**Information shown:**
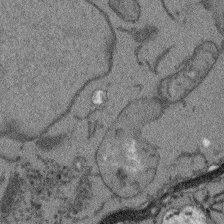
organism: Arabidopsis thaliana
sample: Root tip
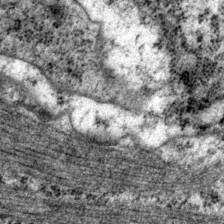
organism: P. pacificus
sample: Pharynx
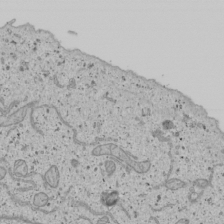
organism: Human
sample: Mitochondria in U2OS cells
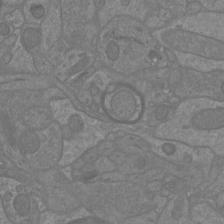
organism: Mouse
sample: Cortical neurons
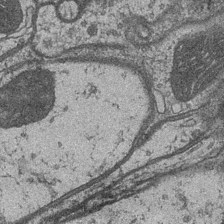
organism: Drosophila
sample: Optic medulla
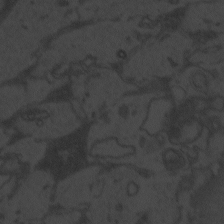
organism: Zebrafish
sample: Macrophage infected with Toxoplasma gondii
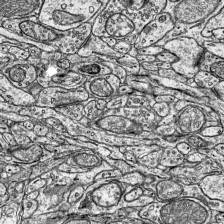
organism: Mouse
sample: Visual Cortex
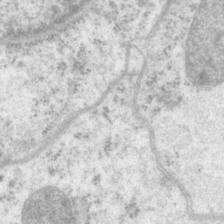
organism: P. pacificus
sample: Pharynx
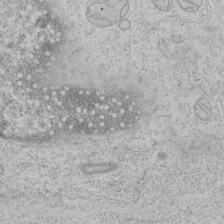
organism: Human
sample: Mitochondria in HCT116 cells
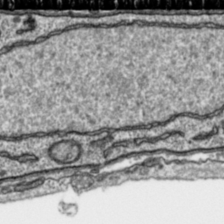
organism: Toxoplasma gondii
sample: Parasites in a vacuole inside a host cell
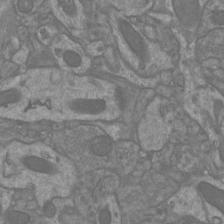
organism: Mouse
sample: Cortical neurons
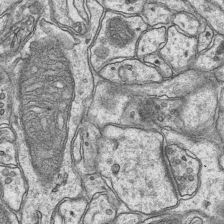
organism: Mouse
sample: CA1 Hippocampus
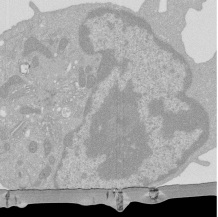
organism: Mouse
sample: Activated Pmel transgenic CD8+ T Cells
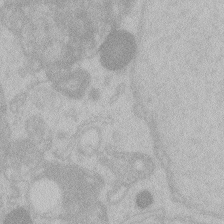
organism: Zebrafish
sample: Macrophage infected with Toxoplasma gondii
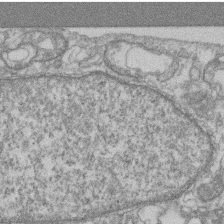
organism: Mouse
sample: T cell stromal cell synapse
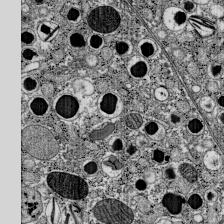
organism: C57BL Mouse
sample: Pancreatic islet
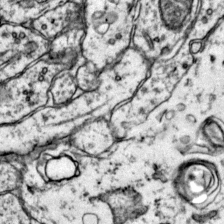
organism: Mouse
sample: Primary visual cortex
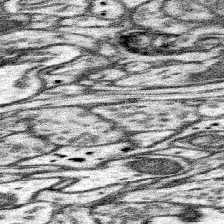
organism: Mouse
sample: Somatosensory cortex neuropil
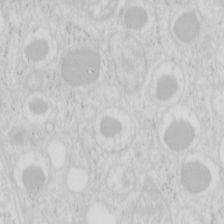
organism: Mouse
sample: Pancreas
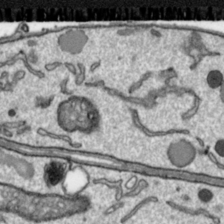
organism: Toxoplasma gondii
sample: Parasites in a vacuole inside a host cell
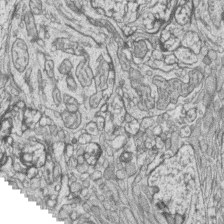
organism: Zebrafish
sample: synaptic ribbons in rod cells and cone cells
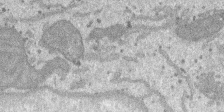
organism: Human
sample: Lung epithelial cells infected with SARS-CoV-2
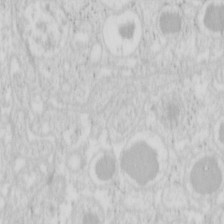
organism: Mouse
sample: Pancreas
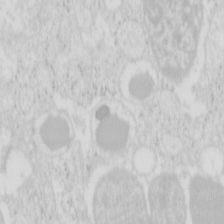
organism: Mouse
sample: Pancreas
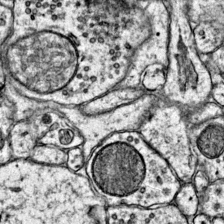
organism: Mouse
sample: Primary visual cortex
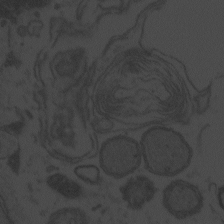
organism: Zebrafish
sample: Macrophage infected with Toxoplasma gondii
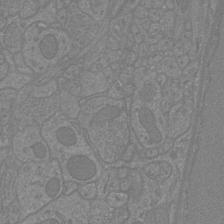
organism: Mouse
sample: Cortical neurons
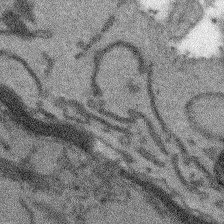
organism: Arabidopsis thaliana
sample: Root tip
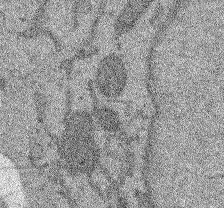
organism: Human
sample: HeLa cells
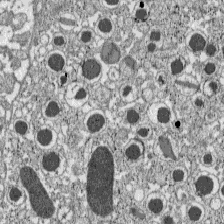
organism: C57BL Mouse
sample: Pancreatic islet
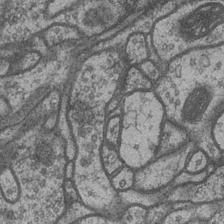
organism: Drosophila
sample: Optic medulla
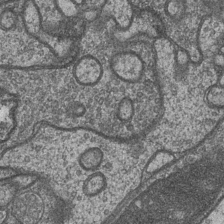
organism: Drosophila
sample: Optic medulla
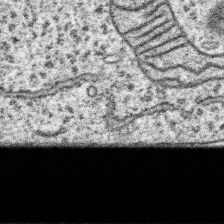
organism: Human
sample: HeLa cells
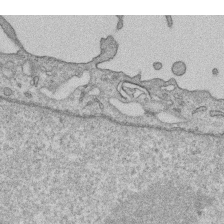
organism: Human
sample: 1205lu cells

**Problem to solve:** Word for word, return the material above; the pictures stay out.

**Exercise result:**
organism: Arabidopsis thaliana
sample: Root tip
organism: P. pacificus
sample: Pharynx
organism: Human
sample: Mitochondria in U2OS cells
organism: Mouse
sample: Cortical neurons
organism: Drosophila
sample: Optic medulla
organism: Zebrafish
sample: Macrophage infected with Toxoplasma gondii
organism: Mouse
sample: Visual Cortex
organism: P. pacificus
sample: Pharynx
organism: Human
sample: Mitochondria in HCT116 cells
organism: Toxoplasma gondii
sample: Parasites in a vacuole inside a host cell
organism: Mouse
sample: Cortical neurons
organism: Mouse
sample: CA1 Hippocampus
organism: Mouse
sample: Activated Pmel transgenic CD8+ T Cells
organism: Zebrafish
sample: Macrophage infected with Toxoplasma gondii
organism: Mouse
sample: T cell stromal cell synapse
organism: C57BL Mouse
sample: Pancreatic islet
organism: Mouse
sample: Primary visual cortex
organism: Mouse
sample: Somatosensory cortex neuropil
organism: Mouse
sample: Pancreas
organism: Toxoplasma gondii
sample: Parasites in a vacuole inside a host cell
organism: Zebrafish
sample: synaptic ribbons in rod cells and cone cells
organism: Human
sample: Lung epithelial cells infected with SARS-CoV-2
organism: Mouse
sample: Pancreas
organism: Mouse
sample: Pancreas
organism: Mouse
sample: Primary visual cortex
organism: Zebrafish
sample: Macrophage infected with Toxoplasma gondii
organism: Mouse
sample: Cortical neurons
organism: Arabidopsis thaliana
sample: Root tip
organism: Human
sample: HeLa cells
organism: C57BL Mouse
sample: Pancreatic islet
organism: Drosophila
sample: Optic medulla
organism: Drosophila
sample: Optic medulla
organism: Human
sample: HeLa cells
organism: Human
sample: 1205lu cells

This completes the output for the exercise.